**Problem statement**
Go through the records line by line. Report how many lines contain "cells", with nothing else.

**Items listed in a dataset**
----------------------------------------

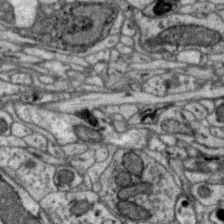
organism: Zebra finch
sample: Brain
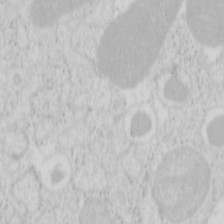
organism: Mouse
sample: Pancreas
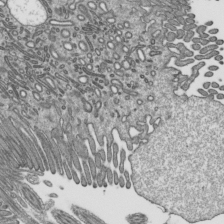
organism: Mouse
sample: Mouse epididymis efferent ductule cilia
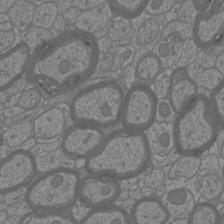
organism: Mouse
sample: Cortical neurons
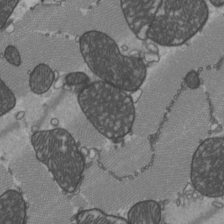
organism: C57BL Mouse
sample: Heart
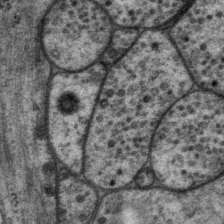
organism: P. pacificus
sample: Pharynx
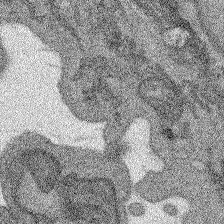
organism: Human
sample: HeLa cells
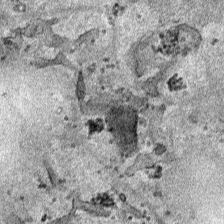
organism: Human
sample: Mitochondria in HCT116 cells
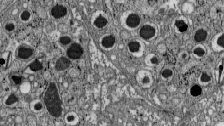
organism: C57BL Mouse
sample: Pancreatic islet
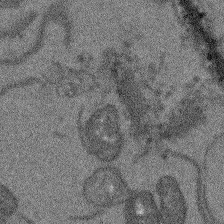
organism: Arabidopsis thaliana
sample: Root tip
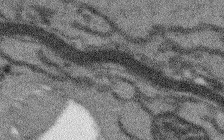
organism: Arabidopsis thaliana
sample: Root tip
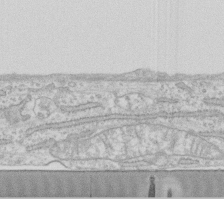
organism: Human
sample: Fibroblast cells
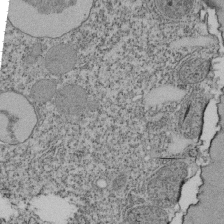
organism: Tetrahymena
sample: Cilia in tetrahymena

----------------------------------------

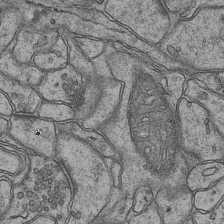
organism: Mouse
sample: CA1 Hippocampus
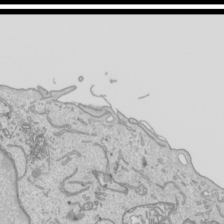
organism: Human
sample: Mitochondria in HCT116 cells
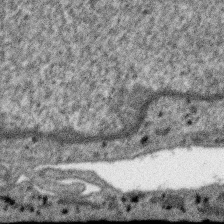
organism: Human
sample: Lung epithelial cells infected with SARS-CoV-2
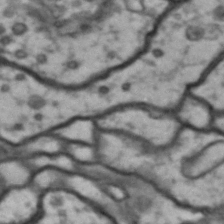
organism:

----------------------------------------

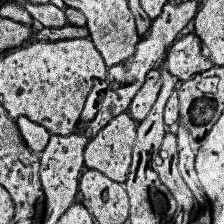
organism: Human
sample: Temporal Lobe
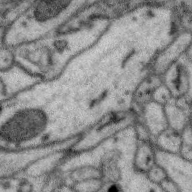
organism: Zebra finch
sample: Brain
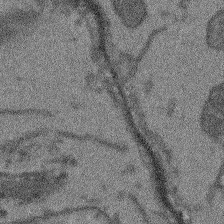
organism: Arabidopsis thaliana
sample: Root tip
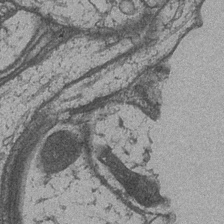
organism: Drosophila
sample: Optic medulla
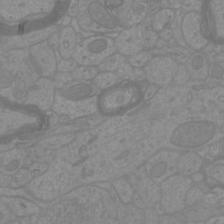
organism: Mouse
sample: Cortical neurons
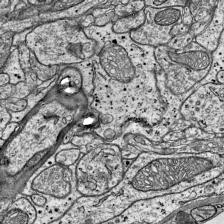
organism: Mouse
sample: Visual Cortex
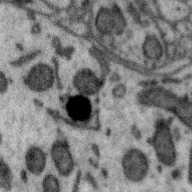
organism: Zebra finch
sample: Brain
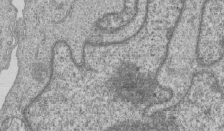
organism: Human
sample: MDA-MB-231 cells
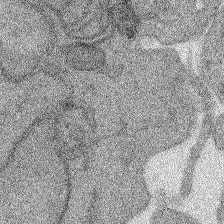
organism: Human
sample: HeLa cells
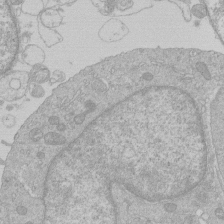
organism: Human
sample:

----------------------------------------

**Your solution**
7